= Beginning of Section =

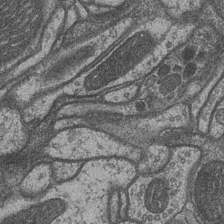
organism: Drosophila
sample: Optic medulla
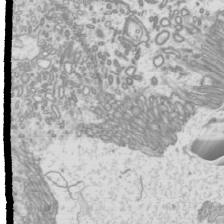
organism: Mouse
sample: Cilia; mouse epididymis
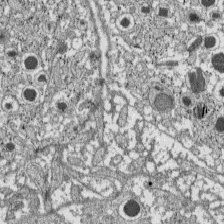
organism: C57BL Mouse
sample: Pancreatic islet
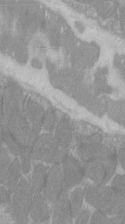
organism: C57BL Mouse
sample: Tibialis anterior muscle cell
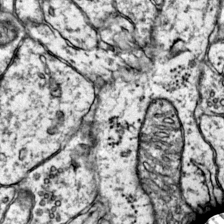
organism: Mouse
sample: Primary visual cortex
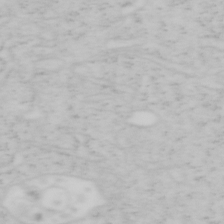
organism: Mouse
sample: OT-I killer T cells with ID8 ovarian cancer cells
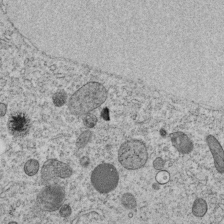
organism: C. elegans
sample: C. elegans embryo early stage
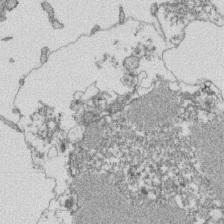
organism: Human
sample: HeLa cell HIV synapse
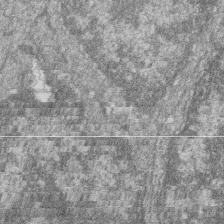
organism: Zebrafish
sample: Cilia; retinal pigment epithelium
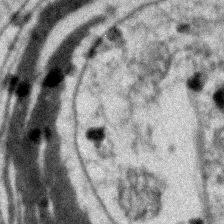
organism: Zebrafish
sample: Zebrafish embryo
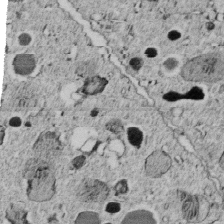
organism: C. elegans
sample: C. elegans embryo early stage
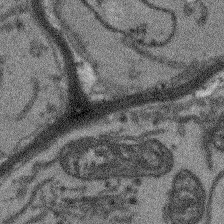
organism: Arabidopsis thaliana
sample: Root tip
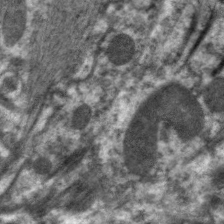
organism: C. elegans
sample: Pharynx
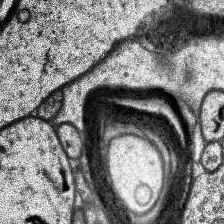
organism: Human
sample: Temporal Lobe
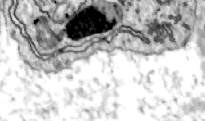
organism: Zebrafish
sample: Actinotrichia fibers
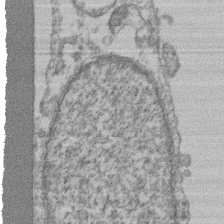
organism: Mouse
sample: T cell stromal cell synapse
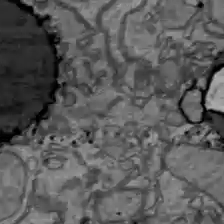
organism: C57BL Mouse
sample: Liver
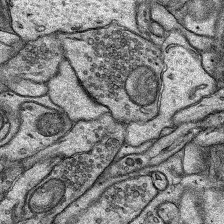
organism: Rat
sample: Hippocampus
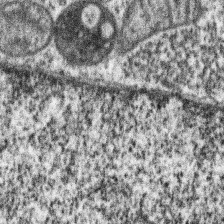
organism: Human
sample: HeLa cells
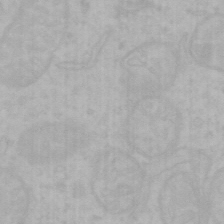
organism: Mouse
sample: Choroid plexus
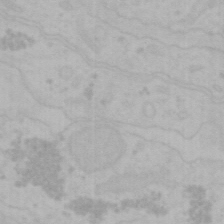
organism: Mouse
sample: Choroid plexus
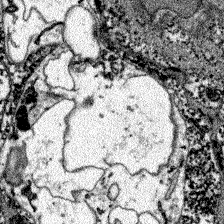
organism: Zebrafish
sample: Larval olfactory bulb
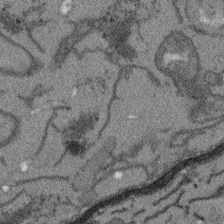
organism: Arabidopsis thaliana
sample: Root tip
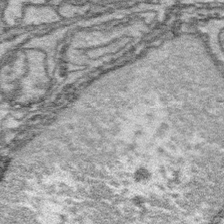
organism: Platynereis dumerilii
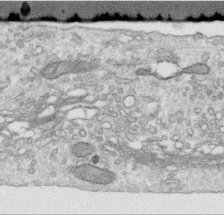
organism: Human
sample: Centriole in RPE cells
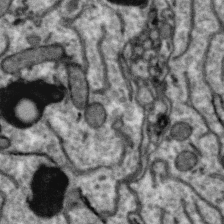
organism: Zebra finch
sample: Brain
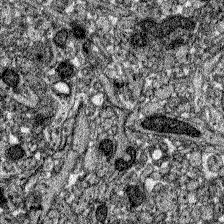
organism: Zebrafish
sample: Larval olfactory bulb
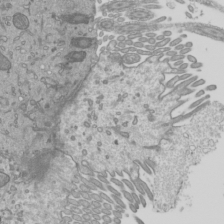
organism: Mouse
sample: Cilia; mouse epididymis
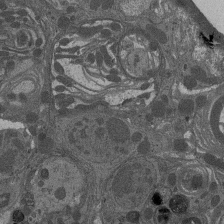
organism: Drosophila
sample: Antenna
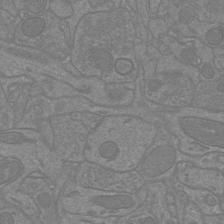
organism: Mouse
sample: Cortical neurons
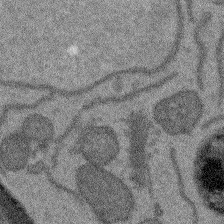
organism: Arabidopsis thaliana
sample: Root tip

= End of Section =

One exact copy of the data is required, and it should hold no pictures.

organism: Drosophila
sample: Optic medulla
organism: Mouse
sample: Cilia; mouse epididymis
organism: C57BL Mouse
sample: Pancreatic islet
organism: C57BL Mouse
sample: Tibialis anterior muscle cell
organism: Mouse
sample: Primary visual cortex
organism: Mouse
sample: OT-I killer T cells with ID8 ovarian cancer cells
organism: C. elegans
sample: C. elegans embryo early stage
organism: Human
sample: HeLa cell HIV synapse
organism: Zebrafish
sample: Cilia; retinal pigment epithelium
organism: Zebrafish
sample: Zebrafish embryo
organism: C. elegans
sample: C. elegans embryo early stage
organism: Arabidopsis thaliana
sample: Root tip
organism: C. elegans
sample: Pharynx
organism: Human
sample: Temporal Lobe
organism: Zebrafish
sample: Actinotrichia fibers
organism: Mouse
sample: T cell stromal cell synapse
organism: C57BL Mouse
sample: Liver
organism: Rat
sample: Hippocampus
organism: Human
sample: HeLa cells
organism: Mouse
sample: Choroid plexus
organism: Mouse
sample: Choroid plexus
organism: Zebrafish
sample: Larval olfactory bulb
organism: Arabidopsis thaliana
sample: Root tip
organism: Platynereis dumerilii
organism: Human
sample: Centriole in RPE cells
organism: Zebra finch
sample: Brain
organism: Zebrafish
sample: Larval olfactory bulb
organism: Mouse
sample: Cilia; mouse epididymis
organism: Drosophila
sample: Antenna
organism: Mouse
sample: Cortical neurons
organism: Arabidopsis thaliana
sample: Root tip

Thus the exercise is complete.